— EXERCISE REQUIREMENTS —
Set down, character for character, everything in the records below from the line holding "sample: Larval olfactory bulb" down to the line holding "sample: Optic medulla", and no other line.

[EXERCISE DATA — start]

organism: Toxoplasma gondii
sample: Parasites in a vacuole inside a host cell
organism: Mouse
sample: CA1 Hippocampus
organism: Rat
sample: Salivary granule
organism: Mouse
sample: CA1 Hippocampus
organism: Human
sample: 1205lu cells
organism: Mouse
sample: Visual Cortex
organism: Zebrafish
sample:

[EXERCISE DATA — finish]
[EXERCISE DATA — start]

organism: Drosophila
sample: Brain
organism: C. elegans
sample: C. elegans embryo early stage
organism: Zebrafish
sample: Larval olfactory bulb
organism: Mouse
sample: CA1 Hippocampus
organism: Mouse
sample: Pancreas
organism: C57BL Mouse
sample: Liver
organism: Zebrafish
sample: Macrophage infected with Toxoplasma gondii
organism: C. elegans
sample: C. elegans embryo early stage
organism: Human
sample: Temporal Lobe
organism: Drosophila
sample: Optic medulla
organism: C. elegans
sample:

[EXERCISE DATA — finish]

— RESPONSE AREA —
sample: Larval olfactory bulb
organism: Mouse
sample: CA1 Hippocampus
organism: Mouse
sample: Pancreas
organism: C57BL Mouse
sample: Liver
organism: Zebrafish
sample: Macrophage infected with Toxoplasma gondii
organism: C. elegans
sample: C. elegans embryo early stage
organism: Human
sample: Temporal Lobe
organism: Drosophila
sample: Optic medulla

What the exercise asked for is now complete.